1. Powers and Responsibilities
1.1. The Board has the power to resolve all matters which are not expressly reserved to the general meeting of shareholders (the „Shareholders’ Meeting“) or other bodies of the Holding.
1.2. Unless the pertinent law, Articles of Incorporation or provisions hereafter provide otherwise, the Board fully delegates the management and representation of the Holding and the Group to the Group Management.

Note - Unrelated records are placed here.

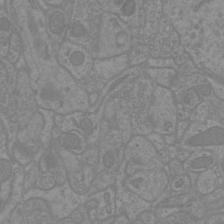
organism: Mouse
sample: Cortical neurons
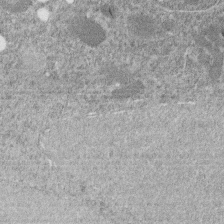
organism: C. elegans
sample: C. elegans embryo early stage
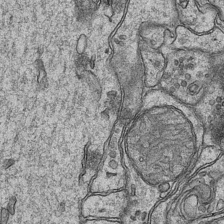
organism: Mouse
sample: CA1 Hippocampus
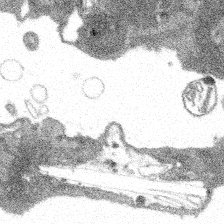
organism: Spongilla lacustris
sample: Multiple
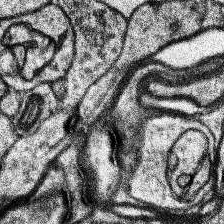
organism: Human
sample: Temporal Lobe
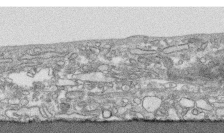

1.3. The following are, by law, non-transferable and inalienable powers and responsibilities of the Board:
a) the ultimate management, i.e. the determination of the strategy, its resources and its supervision, of the Holding and the Group and the issuance of the necessary policies and directives including the definition of corporate goals and the planning of financial resources;
b) the determination of the organization of the Holding and the Group;
c) the structuring of the accounting system, the financial controls and the financial planning of the Holding and the Group;
d) the appointment and the removal of the Members of the Group Management, the approval of their job descriptions and the granting of the signatory power to members of the Group Management and to employees of the Holding;
e) the ultimate supervision of the persons entrusted with the management of the Holding and the Group, in particular with regard to compliance with the law, the Articles of Incorporation, regulations and directives;
f) the preparation of the Holding’s business report and other reports including but not limited to the compensation report and the report on non-financial matters pursuant to Article 964c CO as well as the preparation of the Shareholders’ Meetings and the implementation of their resolutions;
g) the submission of a request for a debt-restructuring moratorium and notification of the judge in case of overindebtedness of the Holding;
h) the passing of resolutions regarding the subsequent payment of non-fully paid-in shares;
i) the passing of resolutions confirming capital increases in the share capital and regarding the amendments to the Articles of Incorporation entailed thereby;
j) the examination of the professional qualifications of specially qualified auditors in those cases in which the law foresees the use of such auditors.
1.4. By virtue of these Organizational Regulations, the Board, for the following business matters, reserves its rights of approval:
a) all issues as per V 2.3 hereinafter;
b) all major changes in the implementation of the Group strategy as determined by the Board;
c) all duties in respect of the Swiss stock exchange laws and regulations and in respect to other matters as determined by the applicable law.
1.5. From time to time, the Board may determine further powers and responsibilities.
2. Assignment of duties to Board Committees
2.1. Based on Article 716a Paragraph 2 CO the Board establishes an Audit Committee („AC“) and a Compensation and Human Resources Committee („CHRC“; AC and CHRC „Committees“), each consisting of three Board members, none of whom will be an officer or employee of a Group company. The responsibilities and reporting duties as well as the constitution, the calling of meetings and the passing of resolutions of the Committees will be regulated in separate charters, to the extent different from the rules set forth herein. The Board may establish further Committees or temporary Task Forces or assign specific tasks to individual Board members.
2.2. The Committees shall focus on preparing, reviewing and issuing recommendations to the Board, and shall not have decision-making power except explicitly delegated by the Board in the relevant charter or decision.
2.3. The chairperson of the Board („Chairperson“), other Board members and the CEO shall have standing invitations to attend all Committee meetings as non-voting guests, always unless the matter discussed relates to them individually. The CFO shall have the analogue right to attend the AC and related Task Force meetings.
2.4. The Committee chairpersons inform the Board about their activities at the Board meetings or, in urgent and ad-hoc relevant cases, immediately.